Правда, похоже на задачку повышенной сложности? Тут недостаточно знать правила арифметики.
Неэкономно срезать горбушки с обеих сторон буханки: незащищенный коркой хлеб гораздо быстрее сохнет. Так что горбушку срезаем только с одной стороны.
Неэкономно есть жареную курицу. Курицу надо варить. Тогда получаем и первое, и второе. Но и куриный бульон не едим. (Куриный бульон полагается только больным.) На бульоне (чаще мясном, мясо дешевле курицы) обязательно варим суп. Для супа не нужен концентрированный бульон. Наливаешь больше воды – получаешь больше еды. А чтобы возникло ощущение сытости, суп едим обязательно с хлебом.
…Всё едим с хлебом – макароны, картошку, кашу: без хлеба еды не бывает.
Двоюродная сестра папы пережила блокаду. Папа произносил: «Тетя Флора – блокадница», – как если бы он говорил: «Тетя Флора – святая». И время от времени кто-то из взрослых обязательно говорил: «Ленинградцам во время блокады в день выдавали 125 граммов хлеба». Это кусочек размером с ладошку маленького ребенка. За этими граммами часами стояли в очереди…
Я очень сочувствовала ленинградцам. Но я не любила «есть с хлебом».
Пока ты несешь хлеб домой, тебе так и хочется вонзить зубы в теплую мякоть (это, естественно, категорически запрещалось. И вообще нельзя есть на улице. Ты ешь – а все смотрят…). А дома хлеб терял всякую привлекательность.
Мама могла иногда сказать: «Ну ладно, это – мучное, и это – мучное».
Но с бабушкой, маминой мамой, это не проходило. Бабушка, мамина мама, жила отдельно от нас. А когда приезжала, то всегда садилась смотреть, как мы с братом едим. Не есть с нами садилась, а именно смотреть: как двигаются ложки, сколько мы набираем супа. И главное, что там с хлебом:
– Ты почему ешь без хлеба? Что значит «не хочешь хлеб»? А ну сейчас же кусай! Кусай по-настоящему!
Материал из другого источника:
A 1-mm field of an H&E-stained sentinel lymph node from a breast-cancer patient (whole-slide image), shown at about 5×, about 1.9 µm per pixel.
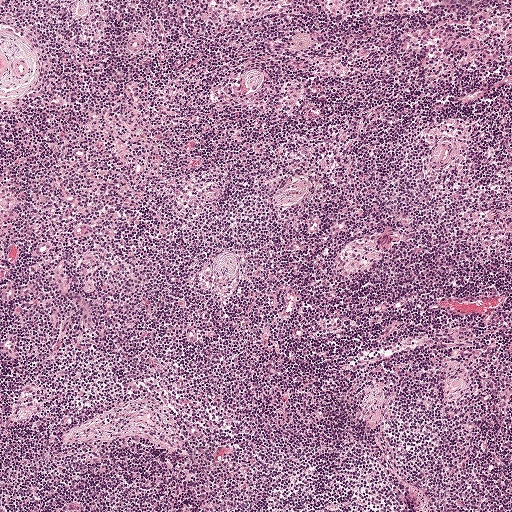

Тут я теряла способность сочувствовать ленинградцам. Я даже думала: 125 граммов – это вообще-то такой нормальный кусок. Вот сейчас он как раз и встанет у меня поперек горла. А бабушка, видимо, не разделяла маминых представлений о том, что детям следует объяснять требования и запреты. Требование есть с хлебом казалось ей безусловным, и она даже не старалась сдерживать возмущение:
– Нет, вы взгляните, она (он) и не думает кусать хлеб!.. Ты что, хочешь с голоду умереть?
А если к бабушкиному приезду в доме заканчивался черный хлеб (мамины отговорки вроде «Я как раз собиралась послать Маринку за хлебом» положения не спасали), бабушка чувствовала, что оказалась на месте преступления.
– У нее нет черного хлеба! – взывала бабушка к неведомому свидетелю, находившемуся где-то под потолком. – Она морит своих детей голодом!..
Слово за слово, голос бабушки усиливался, нарастал… И наконец:
– Мать-убийца! – кричала она на маму так, что мы с братом могли подавиться. Крик почти срывался на визг…
Потом бабушка неожиданно замолкала, уходила в комнату и, некрасиво обмякнув, усаживалась на диван. И сидела, бессильная, уставившись в одну точку.